Thursday, May 27, 2004

Blessed Are the Cheesemakers
If you haven't read Al Gore's speech at NYU yet, the text is here. It's quite a contrast to the bilgewater George W. Bush spewed out on Monday night--a measured, reasoned case for the utter incompetence of the Bush Administration--and as a result, unlikely to resonate beyond the already convinced, or get much notice from the bought-n-paid-for media. CNN's Judy Woodruff (how does somebody so obviously dim keep a network TV job year after year?) dismissed it yesterday as mere partisan politics sponsored by an anti-Bush group (MoveOn.org, which she didn't mention by name). As I read the transcript, I wondered again--where was this impassioned, hard-hitting Al Gore during the 2000 campaign, the recount battle, and the first year of the Bush Administration?

There's additional heavy reading at Counterpunch this morning, too, with Marc Estrin's review of David Ray Griffin's The New Pearl Harbor: Disturbing Questions About the Bush Administration and 9/11. Griffin disputes nearly every sentence of the official 9/11 storyline, and Estrin observes that the 9/11 Commission's mandate is to make sure it never happens again. Which means that the many unanswered questions about what happened on that day will never be answered at all.

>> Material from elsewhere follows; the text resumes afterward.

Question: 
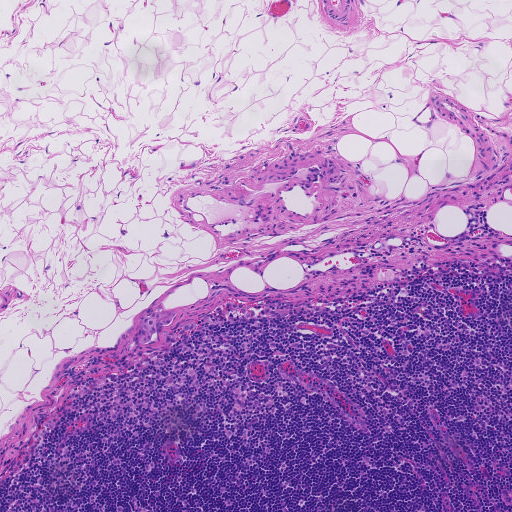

But if all that's too heavy for you, there's a piece by Kurt Vonnegut that's been whizzing around the Internet since being published at In These Times earlier this month. If, like me, you need a periodic fix of Vonnegut's self-described Hoosier shitkicker act, "Cold Turkey" will provide it. But as he's always done, Vonnegut leaves you thinking while you're laughing. He wonders why conservatives who claim to love Jesus so much want the Ten Commandments posted everywhere and not actual words of Jesus, like the Beatitudes. (Could it be that the Beatitudes are all about compassion and connection and not enough about obeying and smiting?) And in two sentences, he condemns us for our failure to feel the often-painful reality of the world in which we live: "One of the few good things about modern times: If you die horribly on television, you will not have died in vain. You will have entertained us."

Lighter still, Eric Idle is the last of the Monty Python troupe still making a living primarily at comedy. He whipped up a little song recently while duck-hunting with a judge, a tribute to the FCC, and he says, "if they broadcast it, it will cost a quarter of a million dollars." You can download the MP3 here. It's definitely not safe to listen to at the office.